Multiple linear regression was performed in a stepwise manner for predicting the fluctuation of F0 signals, using either brain activity during the embouchure task or somatotopic representations (i.e., CoM) during the localizer task as explanatory variables. With Shapiro–Wilk tests, we found that raw F0 variability did not meet the normal distribution (p < .05). After log‐transformation, we confirmed that log‐transformed F0 variability followed normal distribution (p > .05). For the model using brain activity, the LOOCV confirmed that the regression model was able to predict the observed F0 variability with 73.4% accuracy. The brain activity model accounted for the F0 fluctuations in ED (F 4, 9 = 6.22, p = .01, R2 = 0.73) using the right M1 (β = 0.36, p = .004) and left putamen (β = 0.19, p = .03), the right S1 (β = −0.50, p = .003) and left cerebellum (β = −0.18, p = .009). In contrast, the model using somatotopic representations failed to reliably predict the observed F0 variability (accuracy was 33.2%) in the LOOCV analysis.

4. DISCUSSION

It is widely accepted that cortical and subcortical sensorimotor areas are involved in FTSD (Furuya & Hanakawa, 2016; Hallett, 2011; Quartarone & Hallett, 2013; Quartarone & Pisani, 2011). However, no previous studies provided direct evidence for an association between brain activity or somatotopic organization and a quantitative measure of dystonic symptoms using the same data set. To address this question, we designed the present study using task‐fMRI and behavioral measurement in patients with ED. We assessed brain activity and somatotopy using fMRI data. Importantly, examining ED patients has an advantage over examining focal hand dystonia patients for somatotopy analysis; it would be difficult to measure somatotopic representations of the affected fingers, which often differ across patients, in focal hand dystonia, because the representations of each finger are topographically close or overlapping (Ejaz, Hamada, & Diedrichsen, 2015). This would be particularly problematic in hand dystonia affecting neighboring fingers since one previous study showed that hand motor somatotopy could not be differentiated between writer's cramp patients and HCs (Weise et al., 2012). Such methodological difficulties in assessing finger somatotopy may explain why previous somatotopy studies of hand dystonia used sensory stimulation. In contrast to focal hand dystonia, examining patients with ED allowed us to assess gross somatotopic representations between the mouth and hand areas because the distance between the representations of the mouth and hand is relatively large, even with the current spatial resolution. Hence, we believe that the present study provided relatively precise data regarding altered somatotopic representations in ED.

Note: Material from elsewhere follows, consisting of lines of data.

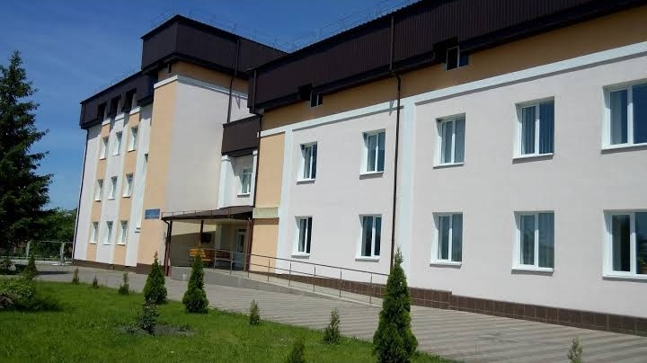 Лікарня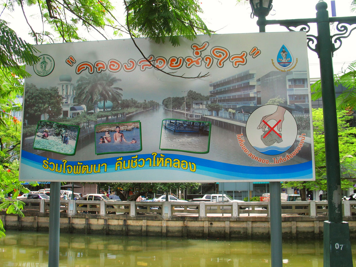 Sign "Keep your khlong clean", Khlong Padung Krung Kasem, Bangkok, Thailand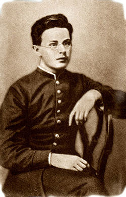 Николай Александрович Морозов (1854 - 1946)

Our results revealed several novel findings. First, although brain activity in the sensorimotor areas did not differ between ED and HC, brain activity in M1, S1, putamen, and cerebellum was associated with a measure of dystonic symptoms representing disrupted musical performance (i.e., higher F0 variability) in ED. Second, the somatotopic representation of S1 significantly differed between ED and HC, but somatotopic representations in sensorimotor brain areas were not obviously associated with disrupted musical performance in ED. Taken together, abnormal motor‐related network activity and aberrant somatotopy appear to contribute to different aspects of the mechanisms underlying ED.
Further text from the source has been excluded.